Solution: As #isanae mentioned in his post, the std::wstring_convert-template did the trick for me, thank you very much!

Many things can go wrong in this code, and you don't show much of it. What's particularly lacking is the definition of all those variables.
Assuming that users[i] contains meaningful data, you also don't say how it is encoded. Is it ASCII? UTF-8? UTF-16? The fact that you can output it to a file and read it with an editor doesn't mean anything, as most editors are able to guess at encoding.
If it really is UTF-16 (the native encoding on Windows), then I see no reason for this code not to work. One way to check would be to break into the debugger and look at the individual bytes in users[i]. If you see every character with a value less than 128 followed by a 0, then it's probably UTF-16.

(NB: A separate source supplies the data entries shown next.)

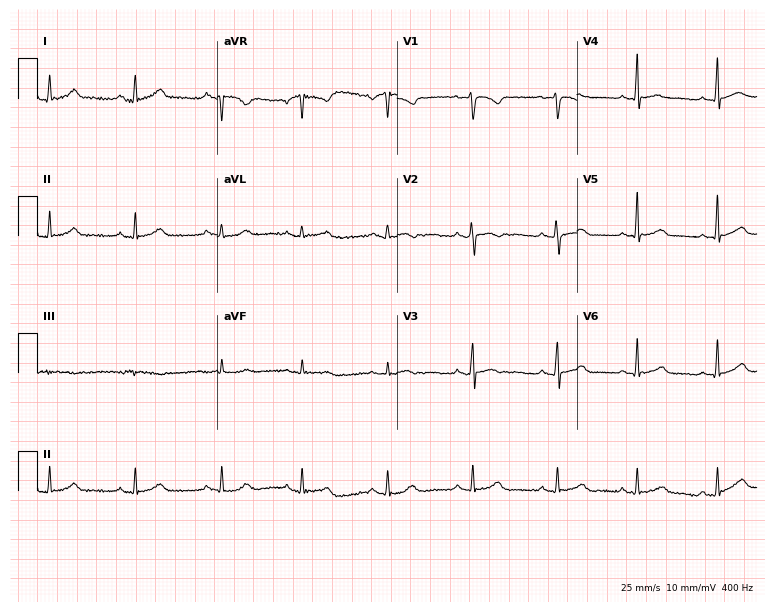
12-lead ECG (7.3-second recording at 400 Hz) from a 24-year-old female patient. Screened for six findings — first-degree AV block, right bundle branch block (RBBB), left bundle branch block (LBBB), sinus bradycardia, atrial fibrillation (AF), sinus tachycardia — none is recorded.
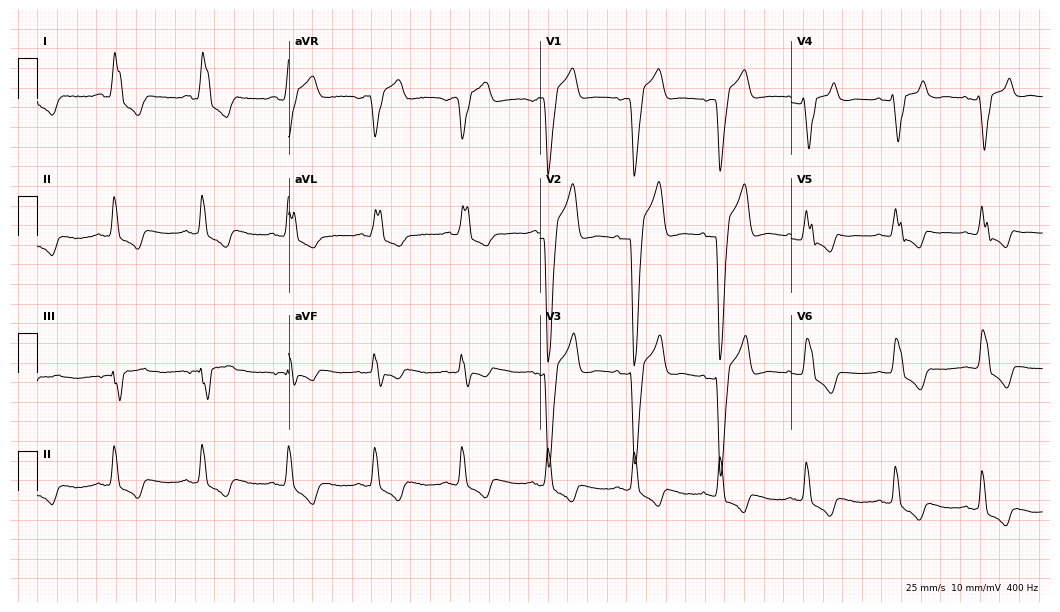
Resting 12-lead electrocardiogram (10.2-second recording at 400 Hz). Patient: a female, 80 years old. None of these six findings is recorded: first-degree AV block, right bundle branch block, left bundle branch block, sinus bradycardia, atrial fibrillation, sinus tachycardia.
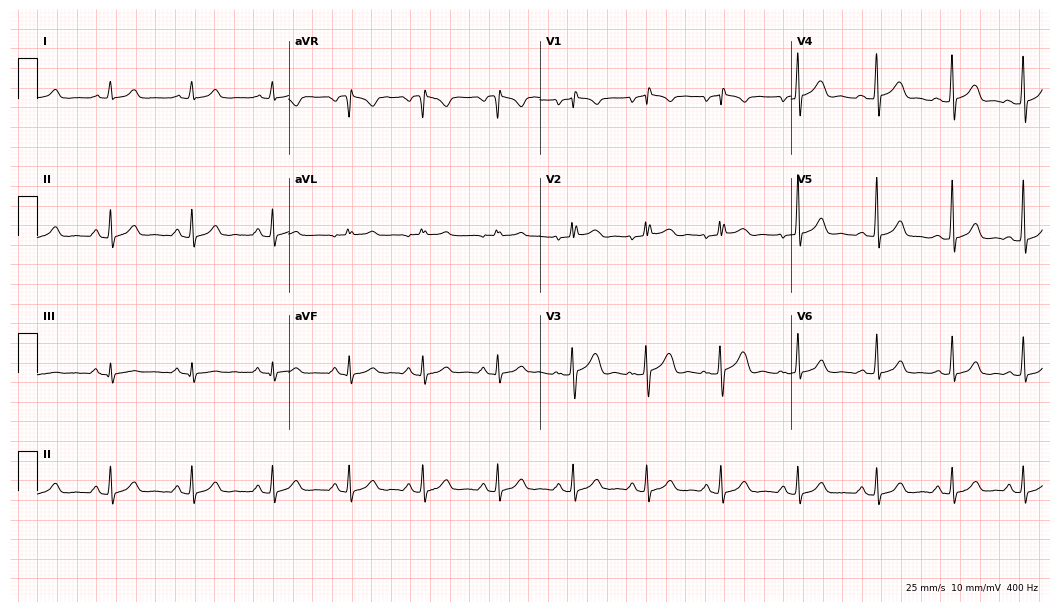
Electrocardiogram, a female patient, 24 years old. Of the six screened findings (first-degree AV block, right bundle branch block, left bundle branch block, sinus bradycardia, atrial fibrillation, sinus tachycardia), none is recorded. Only these six findings were labelled.

If it is not UTF-16, then you'll need to convert it. There are a variety of ways to do this, but MultiByteToWideChar may be the easiest. Make sure you set the codepage to same encoding used by the sender. It may be CP_UTF8, or an actual codepage.
Note also that hardcoding a string with non-ASCII characters doesn't help you much either, as you'd first have to find out the encoding of the file itself. I know some versions of Visual C++ will convert your source file to UTF-16 if it encounters non-ASCII characters, which may be what happened to you.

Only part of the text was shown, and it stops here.